#### DATASET EXTRACT
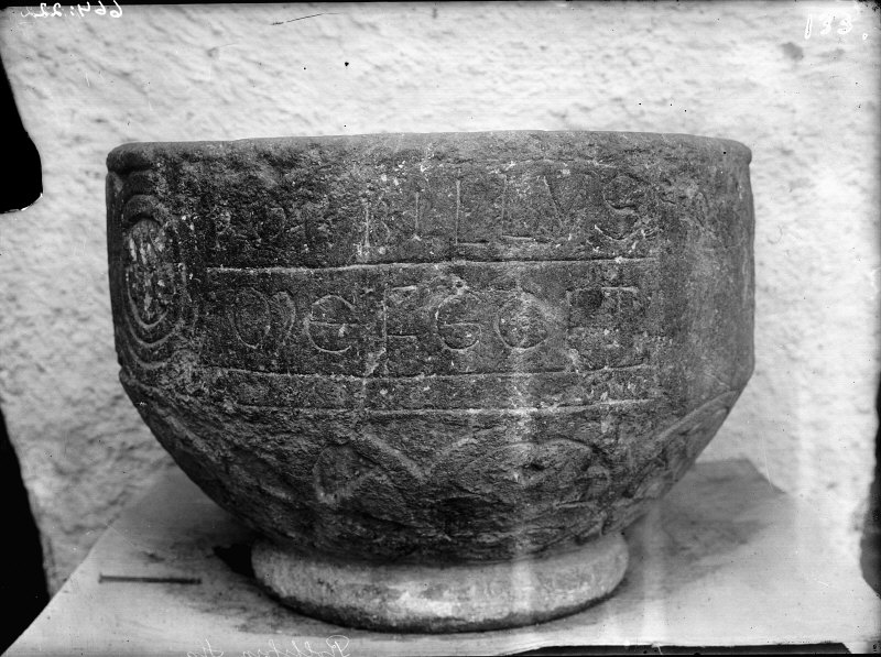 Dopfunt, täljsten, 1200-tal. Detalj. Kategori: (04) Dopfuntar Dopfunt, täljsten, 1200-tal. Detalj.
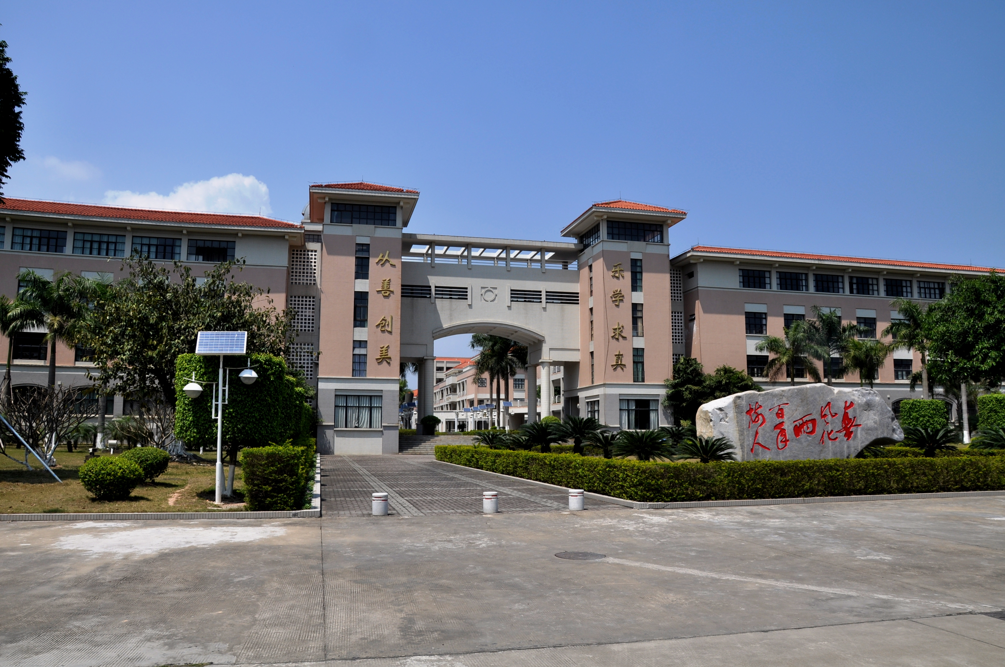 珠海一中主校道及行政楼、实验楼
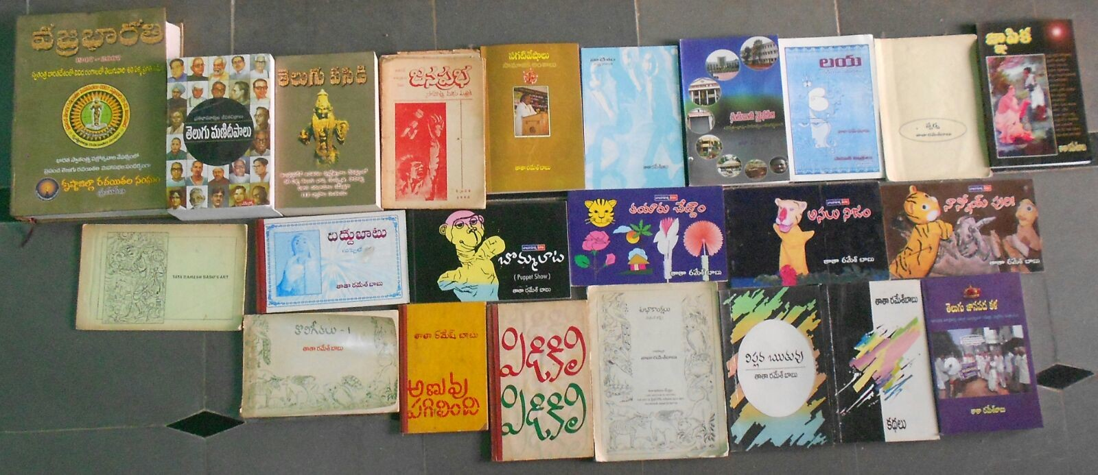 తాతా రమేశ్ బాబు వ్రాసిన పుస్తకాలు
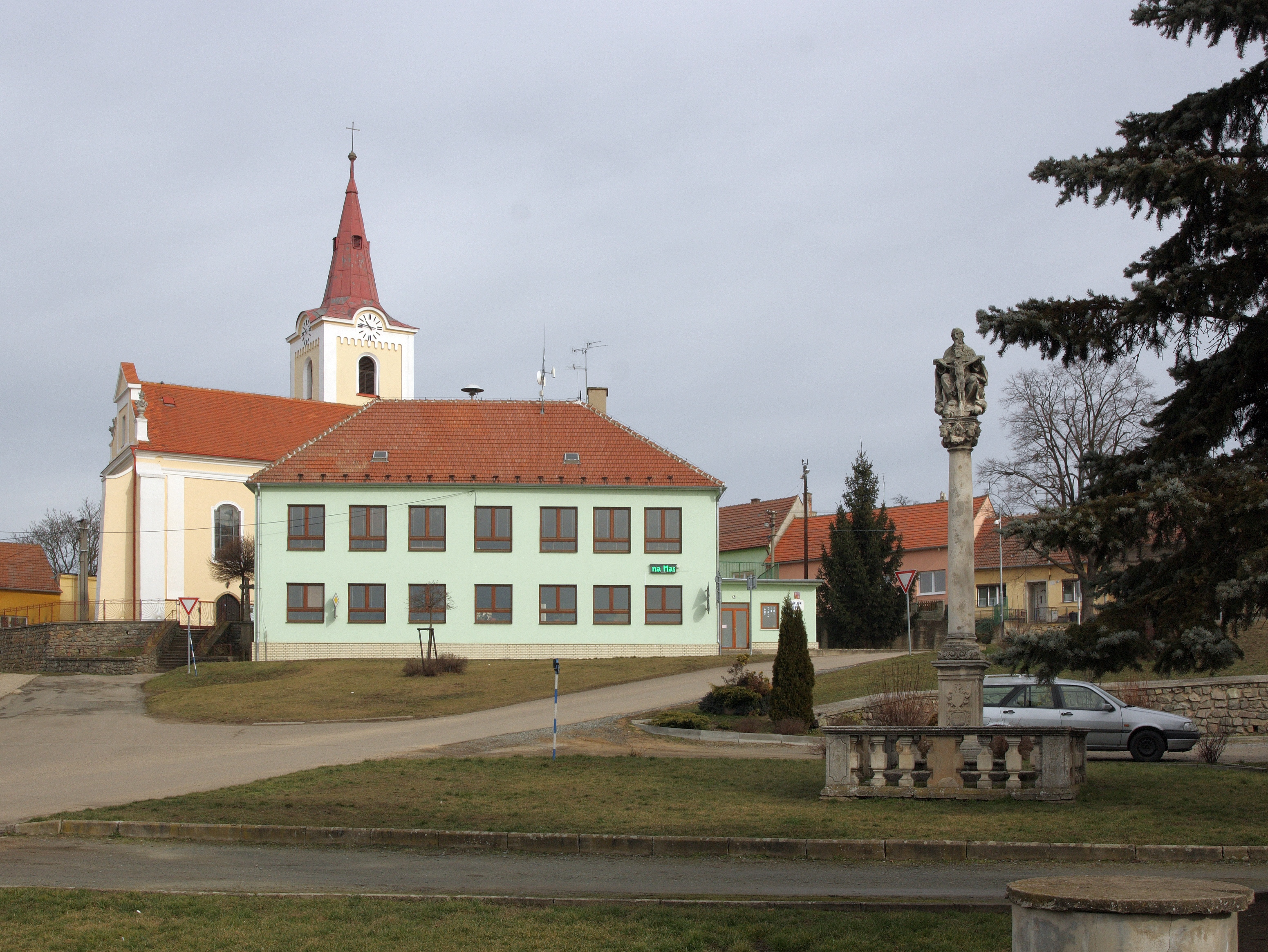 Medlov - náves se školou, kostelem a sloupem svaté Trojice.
########
:: TASK PROMPT ::
Output an exact copy of the material, with the pictures removed.

:: OUTPUT FOR THIS EXERCISE ::
 Dopfunt, täljsten, 1200-tal. Detalj. Kategori: (04) Dopfuntar Dopfunt, täljsten, 1200-tal. Detalj.
 珠海一中主校道及行政楼、实验楼
 తాతా రమేశ్ బాబు వ్రాసిన పుస్తకాలు
 Medlov - náves se školou, kostelem a sloupem svaté Trojice.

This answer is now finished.